Venezuela y su petróleo, Nicaragua y un potencial nuevo canal transoceánico, los países balcánicos y Siria como acceso al Mediterráneo, Irak e Irán como fuente y paso de hidrocarburos, el África Subsahariana y su riqueza minera son los escenarios de choque entre Estados Unidos, Rusia y la China.
Esta nueva “Guerra Fría” se asemeja mucho al contexto de la “Paz Armada” (1870 – 1914), previa a la Primera Guerra Mundial, cuando las grandes potencias del planeta, deseosos de territorios ricos en materias primas para alimentar a una imparable “Revolución Industrial”, terminaron enfrentados en un conflicto global.

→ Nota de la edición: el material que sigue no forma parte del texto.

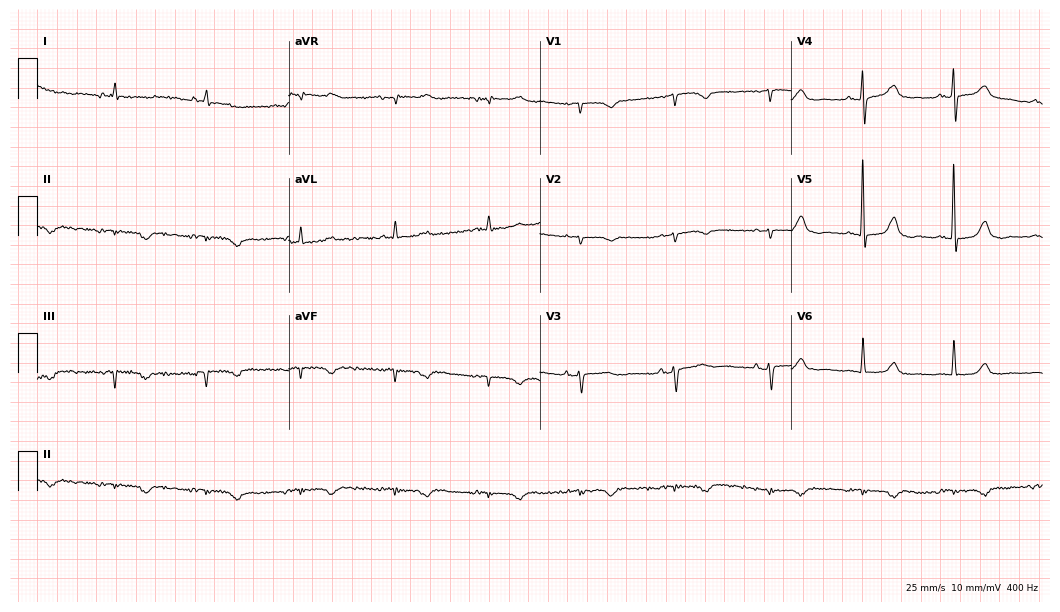
Resting 12-lead electrocardiogram. Patient: an 81-year-old female. None of these six findings is recorded: first-degree AV block, right bundle branch block (RBBB), left bundle branch block (LBBB), sinus bradycardia, atrial fibrillation (AF), sinus tachycardia.

Hoy el contexto es muy similar, tanto así que los egos de los actuales líderes mundiales nos hacen recordar el de aquellos monarcas que dirigían las naciones enfrentadas en la “Gran Guerra”. Detrás de estos se encuentran cupulas militares y los grandes empresarios que cegados por los grandes negocios de armas, no miden la tensión que provocan con una carrera armamentística que tanto hoy como hace 100 años no tuvieron precedentes.
Hoy, aunque no se perciba, el temor debiera ser mayor que el vivido cuando la tensión surgía por un tema ideológico y no de uno económico. Las ideologías, aunque enfrentadas, tienden a sentarse en la mesa, el apetito por la riqueza no tiene esa sana costumbre.
Finalmente, esta nueva “Guerra Fría”, la idea del enfrentamiento entre bloques ha dejado de ser válido. La ya mencionada decadencia de liderazgo norteamericano, ha llevado a sus antes fieles aliados a tomar distancias. El decidido apoyo que antes Washington recibía por parte de la Gran Bretaña, Francia, Alemania e Italia no se percibe más, como tampoco se toma como un hecho la alianza entre Rusia y China, que más bien ambicionan las mismas áreas económicas.
La historia se escribe en estos mismos momentos. Somos observadores de primera línea, en donde las redes sociales y los medios de comunicación, hoy cada vez con menos límites, nos informan o desinforman inmediatamente sobre cómo se realizan los eventos.
Nuestra nueva “Guerra Fría, en donde ya no se enfrentan lideres totalitarios y sanguinarios, frente a gobiernos demócratas, sino un multimillonario amante de las cámaras, un ex agente de servicios y un ingeniero químico hijo de un ex guerrillero, es más que interesante.